Aristotle knew how politics worked and knew that it had to be effective to be of any use at all. This is not to say he was devoid of ideals. On the whole, Aristotle believed that the purpose of the state was to produce and support a class of cultured gentlemen such as himself – though he understands that this is not always possible. For instance, in order to run a tyranny successfully its ruler must behave like a tyrant. In such a police state there would be no room for Aristotle’s cultured elite. Although at one point he does suggest that there is another way to run a tyranny: the tyrant can assume a religious pose and adopt a policy of moderation.

Some say this moderate approach is the one Aristotle probably adopted while tutoring the tyrant Hermias. In my view this is unlikely. Yet I am not suggesting that Aristotle would have advocated his own recommended means for maintaining a full-blown tyranny – which he described in chilling detail. In Aristotle’s view, if you wished to run a tyranny properly it was necessary to run a tight ship. Liberal cultural activity must be banned and the population kept in fear and poverty and set to work building great public monuments, with occasional interludes of war to keep them alert and demonstrate their need to maintain a great leader. (Aristotle’s analysis remains relevant, from Plato’s philosopher-king to Saddam Hussein.)

Aristotle evolved his political philosophy during his later years. At the time he was tutoring Hermias he probably adhered to the ideas expressed in Plato’s Republic. If so, he may well have tactfully modified Plato’s doctrine of the philosopher-king. It was not necessary for a eunuch-tyrant to become a philosopher; instead he should just be sure to follow the advice of one.

Aristotle was now approaching middle age. Despite his dandyism, he was considered very much the dry-as-dust professorial type. Then, to the surprise of all who knew him, Aristotle fell in love.
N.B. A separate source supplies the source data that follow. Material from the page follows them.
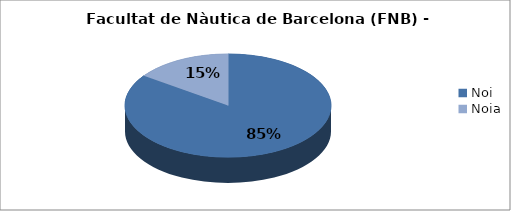
| Category | Facultat de Nàutica de Barcelona (FNB) - Gènere |
|---|---|
| Noi | 0.848 |
| Noia | 0.152 |
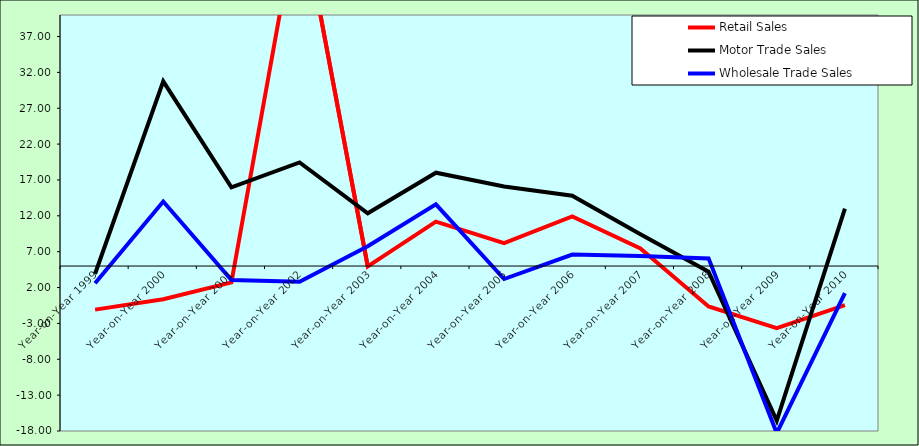
| Category | Retail Sales  | Motor Trade Sales | Wholesale Trade Sales |
|---|---|---|---|
| Year-on-Year 1999 | -1.078 | 3.926 | 2.607 |
| Year-on-Year 2000 | 0.366 | 30.745 | 14.002 |
| Year-on-Year 2001 | 2.729 | 15.974 | 3.059 |
| Year-on-Year 2002 | 55.46 | 19.436 | 2.812 |
| Year-on-Year 2003 | 4.946 | 12.357 | 7.751 |
| Year-on-Year 2004 | 11.189 | 18.014 | 13.601 |
| Year-on-Year 2005 | 8.186 | 16.102 | 3.189 |
| Year-on-Year 2006 | 11.92 | 14.81 | 6.608 |
| Year-on-Year 2007 | 7.463 | 9.422 | 6.409 |
| Year-on-Year 2008 | -0.639 | 4.207 | 6.066 |
| Year-on-Year 2009 | -3.655 | -16.558 | -18.302 |
| Year-on-Year 2010 | -0.436 | 12.989 | 1.224 |
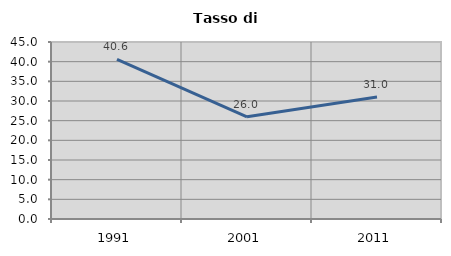
| Category | Tasso di disoccupazione   |
|---|---|
| 1991.0 | 40.553 |
| 2001.0 | 25.989 |
| 2011.0 | 31.004 |
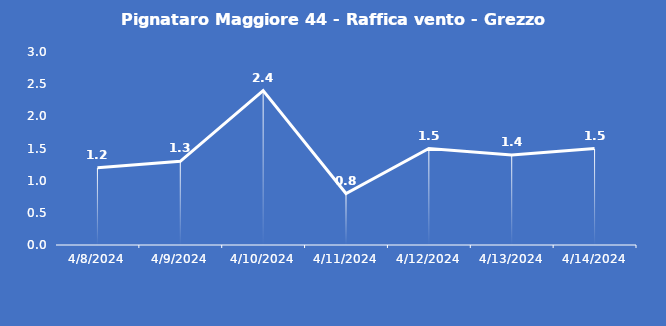
| Category | Pignataro Maggiore 44 - Raffica vento - Grezzo (m/s) |
|---|---|
| 4/8/24 | 1.2 |
| 4/9/24 | 1.3 |
| 4/10/24 | 2.4 |
| 4/11/24 | 0.8 |
| 4/12/24 | 1.5 |
| 4/13/24 | 1.4 |
| 4/14/24 | 1.5 |
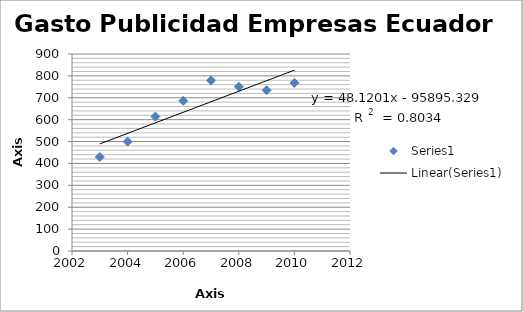
| Category | Series 0 |
|---|---|
| 2003.0 | 429.56 |
| 2004.0 | 499.817 |
| 2005.0 | 614.254 |
| 2006.0 | 686.114 |
| 2007.0 | 779.207 |
| 2008.0 | 750.567 |
| 2009.0 | 734.138 |
| 2010.0 | 767.91 |
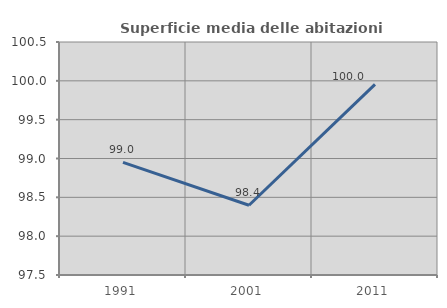
| Category | Superficie media delle abitazioni occupate |
|---|---|
| 1991.0 | 98.951 |
| 2001.0 | 98.398 |
| 2011.0 | 99.953 |
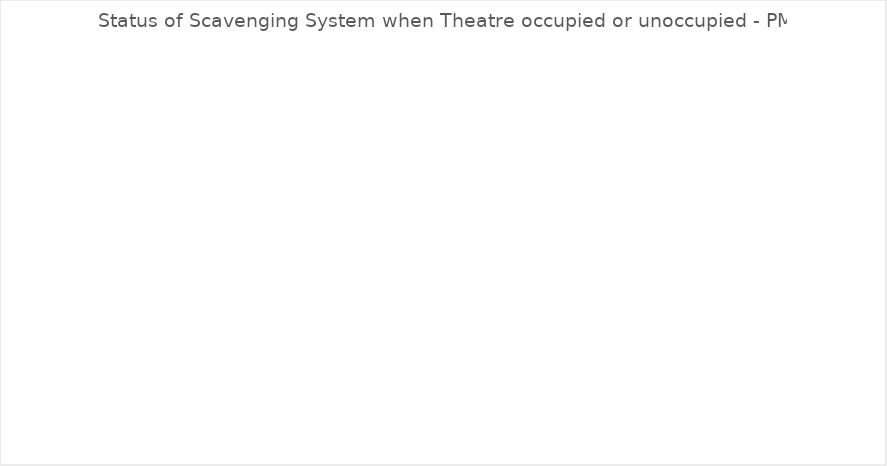
| Category | Series 0 |
|---|---|
| Appropriately on | 0 |
| Inappropriately off | 0 |
| Inappropriately on | 0 |
| Appropriately off | 0 |
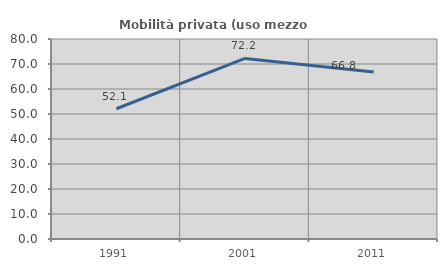
| Category | Mobilità privata (uso mezzo privato) |
|---|---|
| 1991.0 | 52.101 |
| 2001.0 | 72.245 |
| 2011.0 | 66.781 |

The object of his affections was a young girl called Pythias, who is known to have been part of Hermias’s household. Some say she was Hermias’s sister, others that she was his adopted daughter. Other usually reliable sources claim that she was originally Hermias’s concubine (which must have been something of a sinecure considering his sexual status). These contradictions suggest that she may well have been a palace courtesan. Was this an early case of the besotted professor falling for his Blue Angel?

Pythias wasn’t a virgin when Aristotle married her, judging from his pronouncement: ‘once they have actually become married and call each other man and wife, it is quite wrong for a man or a woman to be unfaithful’ – implying that before this it’s okay. This pronouncement is found in Aristotle’s remarks about adultery, and it appears that on such personal matters he was in the habit of generalising from his own rather limited experience. In his remarks on marriage he asserts that the best age to marry is thirty-seven for a man and eighteen for a woman, precisely the ages at which he and Pythias were married. Brilliant though Aristotle may have been, imagination was not always his strong point.